- Global stocks fall amid Federal Reserve caution.
- Dr Martens results worse than expected.
- Auto Trader shares up 10% on full year results.
- Oil price dips on demand concerns.
- Salesforce feels wrath of the market.
Sophie Lund-Yates, lead equity analyst, Hargreaves Lansdown:
“The UK’s blue chips have continued their decline, following a negative trading session in the US yesterday. There continues to be movement in treasury yields, which is affecting sentiment. Treasury yields have risen to four-week highs, following relatively cautious comments from the Federal Reserve about the interest rate cutting cycle, which has dented market confidence. The reality is there’s no immediate catalyst for the UK market to perk up and it will remain firmly in the hands of improved macroeconomic news. Rishi Sunak’s promise to deliver interest rate cuts if he wins the upcoming election won’t be a potent enough prospect to lift the mood just yet.
Despite concerns that Dr Martens investors would put the boot in, the shares have risen following weak full year results. Pre-tax profits have fallen almost 43% in the year, as disappointing consumer demand in the US has weighed heavily on performance. Management has promised a hefty cost-saving plan to try and lace margins back together, but being forced to trim fat under duress is not where any company wants to be. There have long been question marks over Dr Martens expansion execution and these figures won’t help allay these fears. The group has a strong heritage brand, but sits in a very tricky part of the fashion market in the current environment. The positive share price reaction is likely more to do with relief that management’s grasping the nettle than it is to do with concrete optimism.
It’s better news for Auto Trader, whose revenue shot up 14% in the last financial year, and the shares have been given a boost in response. Despite softening car prices, overall, the car market has been strong for the group, and crucially, its operating margins continue to sit in the 70% range. This is a cornerstone of the investment case, as is Auto Trader’s market dominance. Newer entrants to the market, as Cazoo has showed us, have an uphill battle to climb when it comes to muscling in on Auto Trader’s market share.
Brent crude prices are sitting around $83.4 a barrel, as growing expectations that borrowing costs will be higher for longer, hurting the demand outlook. Commodities and broader risk assets have seen a sell-off in response.”
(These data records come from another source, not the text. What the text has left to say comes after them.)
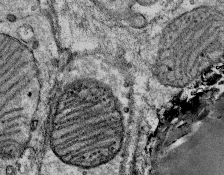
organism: Mouse
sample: Mouse Salivary gland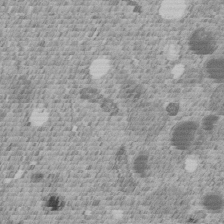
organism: C. elegans
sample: C. elegans embryo early stage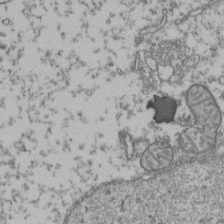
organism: Human
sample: Activated Jurkat CD4+ T cells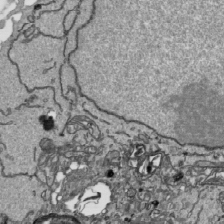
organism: Human
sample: Mitochondria in HCT116 cells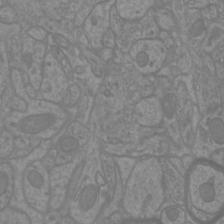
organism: Mouse
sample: Cortical neurons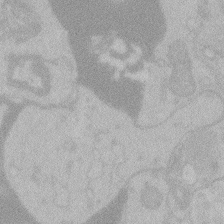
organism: Zebrafish
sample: Macrophage infected with Toxoplasma gondii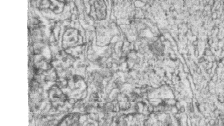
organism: Zebrafish
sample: synaptic ribbons in rod cells and cone cells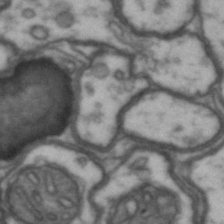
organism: Drosophila
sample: Brain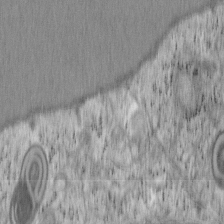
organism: Human
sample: HeLa cells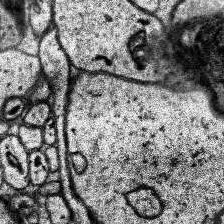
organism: Human
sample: Temporal Lobe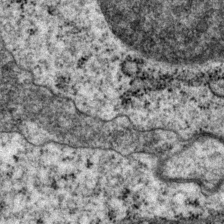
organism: P. pacificus
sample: Pharynx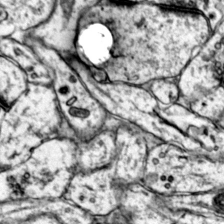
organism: Mouse
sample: Primary visual cortex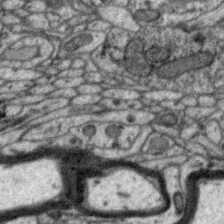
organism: Zebra finch
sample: Brain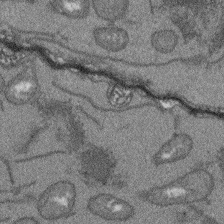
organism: Arabidopsis thaliana
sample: Root tip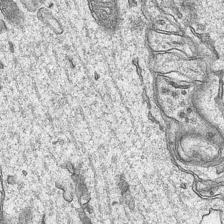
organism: Mouse
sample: CA1 Hippocampus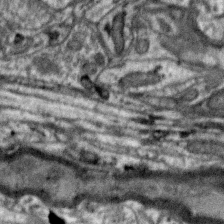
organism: Zebra finch
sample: Brain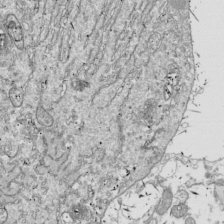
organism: Drosophila
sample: Cell division; meiosis; drosophila spermatocytes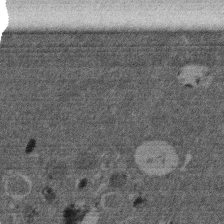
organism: Mouse
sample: Dividing mouse embryo 1 cell stage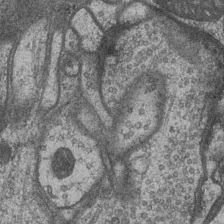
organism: Drosophila
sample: Optic medulla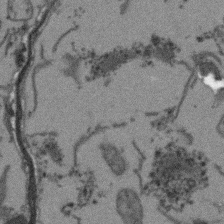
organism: Arabidopsis thaliana
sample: Root tip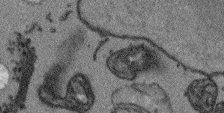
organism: Arabidopsis thaliana
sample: Root tip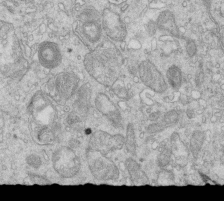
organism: Mouse
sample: Multiciliated cells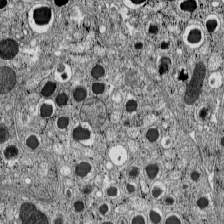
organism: C57BL Mouse
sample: Pancreatic islet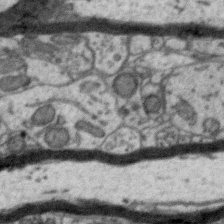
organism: Zebra finch
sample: Brain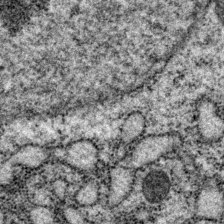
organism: P. pacificus
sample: Pharynx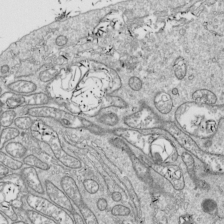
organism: Drosophila
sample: Cell division; meiosis; drosophila spermatocytes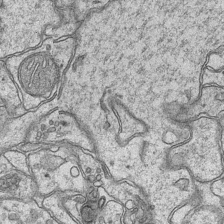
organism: Mouse
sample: CA1 Hippocampus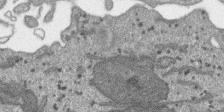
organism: Human
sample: Lung epithelial cells infected with SARS-CoV-2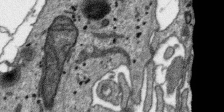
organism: Human
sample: Lung epithelial cells, uninfected (mock) control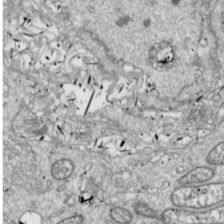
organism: Drosophila
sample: Cell division; meiosis; drosophila spermatocytes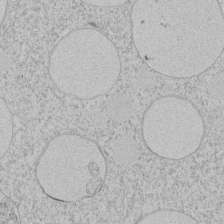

Salesforce- Matt Britzman, equity analyst:
“Salesforce felt the wrath of the market in after-hours trading after a disappointing quarter. Revenue and operating margins were worse than expected, and guidance also came in light. As bad quarters go, this had all the bells and whistles. Many were hoping to see the macro green shoots discussed back in fourth quarter results starting to break ground, but that wasn’t the case – in fact, it’s almost as if things have gone backwards. Customers are keeping their purse strings tight when it comes to adopting new software services and that’s keeping a lid on top-line growth. There were some glimmers of progress being made from the AI services that Salesforce is slowly rolling out. But it’s becoming quite apparent that the boom seen by those enabling the AI transition (think Nvidia and the cloud giants) isn’t yet translating to those who’ll be offering services off the back of it. After a period of getting fit, Salesforce looks in much better shape to reaccelerate top-line growth – it now needs to start delivering.”